Establishment of Three-dimensional Full-body Musculoskeletal Model for Cycling Analysis
|關鍵字:||肌肉骨骼系統模型;腳踏車;數值最佳化;騎乘傷害;電腦模擬;室內騎乘;musculoskeletal model;bicycle;numerical optimization;cycling injuries;computer simulation;indoor cycling|
Following the rise of environmental consciousness, issues related to energy conservation and healthcare have already drawn numerous attentions. Since cycling has been proven by many studies to be feasible to reduce the risk of diabetes, high blood pressure and other cardiovascular diseases, it has become a popular exercise and been promoted by government utmostly. However, cycling injuries are common during cycling process.

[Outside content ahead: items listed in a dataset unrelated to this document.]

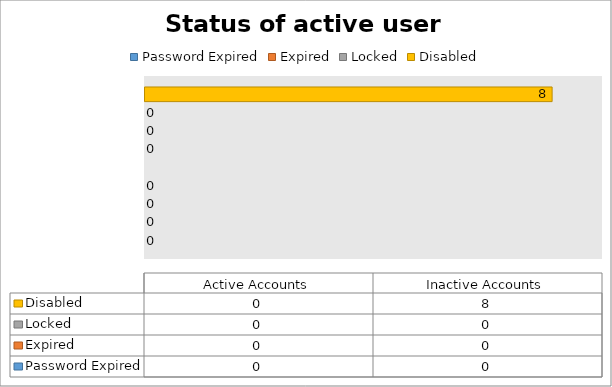
| Category | Password Expired | Expired | Locked | Disabled |
|---|---|---|---|---|
| Active Accounts | 0 | 0 | 0 | 0 |
| Inactive Accounts | 0 | 0 | 0 | 8 |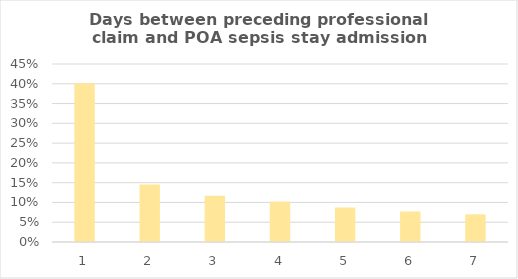
| Category | Number of days between preceeding professional claim and Acute IP admission |
|---|---|
| 1.0 | 0.401 |
| 2.0 | 0.145 |
| 3.0 | 0.117 |
| 4.0 | 0.102 |
| 5.0 | 0.087 |
| 6.0 | 0.077 |
| 7.0 | 0.07 |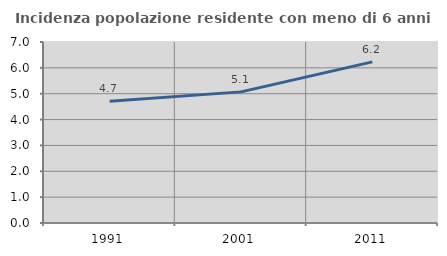
| Category | Incidenza popolazione residente con meno di 6 anni |
|---|---|
| 1991.0 | 4.705 |
| 2001.0 | 5.071 |
| 2011.0 | 6.232 |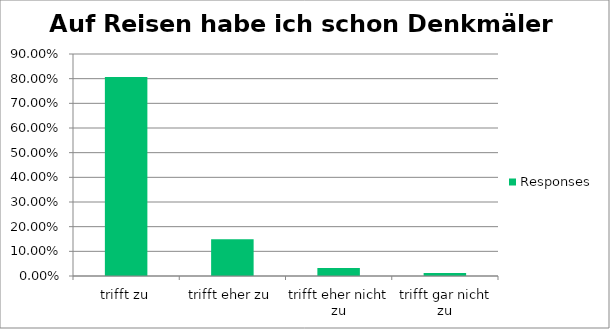
| Category | Responses |
|---|---|
| trifft zu | 0.807 |
| trifft eher zu | 0.149 |
| trifft eher nicht zu | 0.032 |
| trifft gar nicht zu | 0.012 |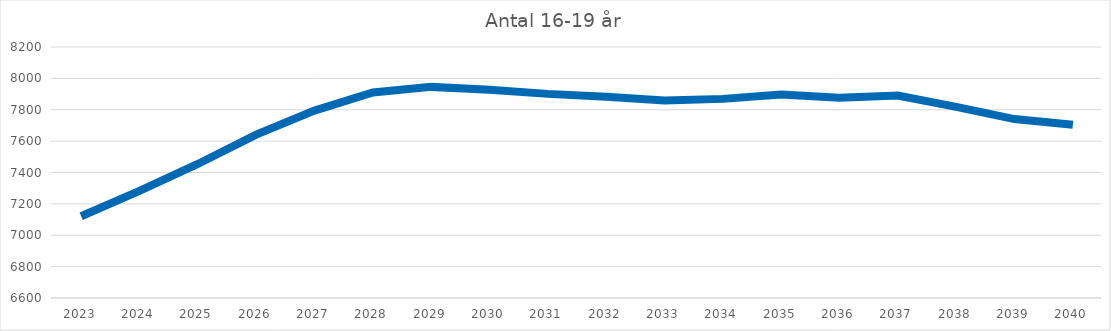
| Category | Antal 16-19 år |
|---|---|
| 2023.0 | 7121 |
| 2024.0 | 7282.578 |
| 2025.0 | 7454.239 |
| 2026.0 | 7641.788 |
| 2027.0 | 7794.588 |
| 2028.0 | 7910.572 |
| 2029.0 | 7945.776 |
| 2030.0 | 7927.225 |
| 2031.0 | 7901.198 |
| 2032.0 | 7883.547 |
| 2033.0 | 7858.28 |
| 2034.0 | 7869.326 |
| 2035.0 | 7897.79 |
| 2036.0 | 7876.865 |
| 2037.0 | 7890.909 |
| 2038.0 | 7818.659 |
| 2039.0 | 7740.761 |
| 2040.0 | 7704.512 |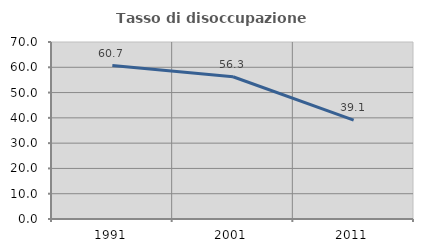
| Category | Tasso di disoccupazione giovanile  |
|---|---|
| 1991.0 | 60.662 |
| 2001.0 | 56.25 |
| 2011.0 | 39.13 |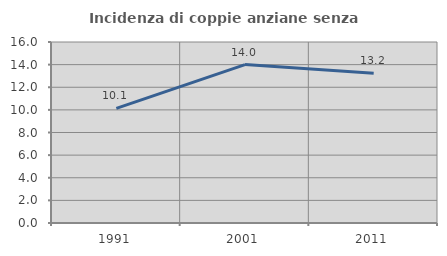
| Category | Incidenza di coppie anziane senza figli  |
|---|---|
| 1991.0 | 10.135 |
| 2001.0 | 14.003 |
| 2011.0 | 13.233 |

Former studies usually used two-dimensional model, e.g. without hip abductioin/abduction, to study cycling movements and potential injury mechanisms. Lack of hip abduction/adduction movements during cycling may not provide enough informaiton on real cycling. Therefore, the objective of this research was to develop a three-dimensional (3D) full-body musculoskeletal model for evaluating individualized cycling movements and injury risk, such as patellofemoral syndromes, and for designing new bikes. The study consists of three majoy stages: First, establishing a musculoskeletal model using a musculoskeletal simulation software and designing a marker set for cycling movement measurements; Second, acquiring human motion data, crank torque and electromyography (EMG) signals during cycling, and measuring individual anthropometry for model analysis; Third, modifying established musculoskeletal model by comparing model-predicted pedaling torque and muscle activities with experimental data of pedaling torque and EMG signals. Results showed that the EMG signals are similar to analyzed muscle activation on specific muscles. Besides, High similarity between EMG and model-predicted muscle activities was observed in tibialis anterior (TA) and biceps femoris (BF) muscles with variations between subjects, after matching the model crank torque with experiemntal measurements. Model-predicted vastus lateralis (VL), BF and TA muscle activation timing were closed to experimetnal results, while model-predicted deactivation timing of BF agreed with experimental data.. As for the proportion of activation duration in a cycle¸ model-predicted results were significantly shorter than experimental data with the highest statistical differences occurred in VL and TA (VL: p=0.03, TA: p=0.004). In conclusion, this thesis presents a three-dimensional muscluskeletal model, validated by experiment, and procedures for individualized cycling evaluation. The platform could be used to evaluate individual cycling performance and injury risk, and be employed for bike design.